# Input material
· · · ·

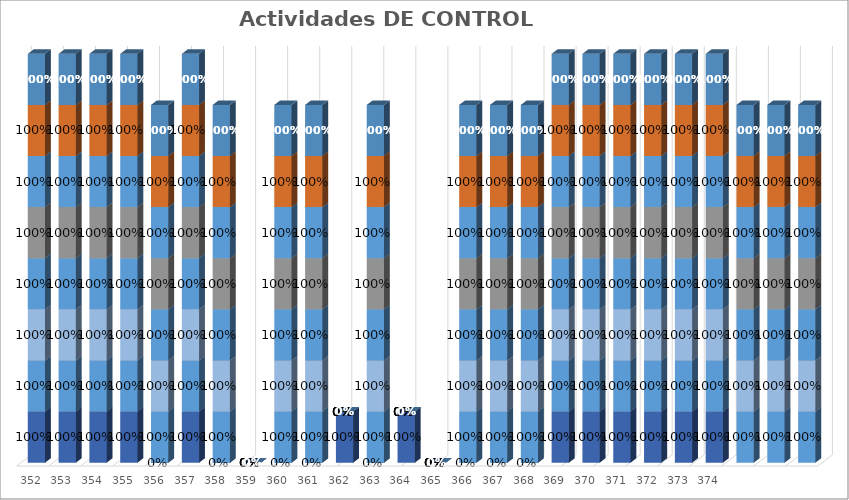
| Category | % Avance |
|---|---|
| 352.0 | 1 |
| 353.0 | 1 |
| 354.0 | 1 |
| 355.0 | 1 |
| 356.0 | 1 |
| 357.0 | 1 |
| 358.0 | 1 |
| 359.0 | 0 |
| 360.0 | 1 |
| 361.0 | 1 |
| 362.0 | 0 |
| 363.0 | 1 |
| 364.0 | 0 |
| 365.0 | 0 |
| 366.0 | 1 |
| 367.0 | 1 |
| 368.0 | 1 |
| 369.0 | 1 |
| 370.0 | 1 |
| 371.0 | 1 |
| 372.0 | 1 |
| 373.0 | 1 |
| 374.0 | 1 |

· · · ·

# Work task
The answer must be an exact copy of the entries, with the pictures omitted.

# Your response
| Category | % Avance |
|---|---|
| 352.0 | 1 |
| 353.0 | 1 |
| 354.0 | 1 |
| 355.0 | 1 |
| 356.0 | 1 |
| 357.0 | 1 |
| 358.0 | 1 |
| 359.0 | 0 |
| 360.0 | 1 |
| 361.0 | 1 |
| 362.0 | 0 |
| 363.0 | 1 |
| 364.0 | 0 |
| 365.0 | 0 |
| 366.0 | 1 |
| 367.0 | 1 |
| 368.0 | 1 |
| 369.0 | 1 |
| 370.0 | 1 |
| 371.0 | 1 |
| 372.0 | 1 |
| 373.0 | 1 |
| 374.0 | 1 |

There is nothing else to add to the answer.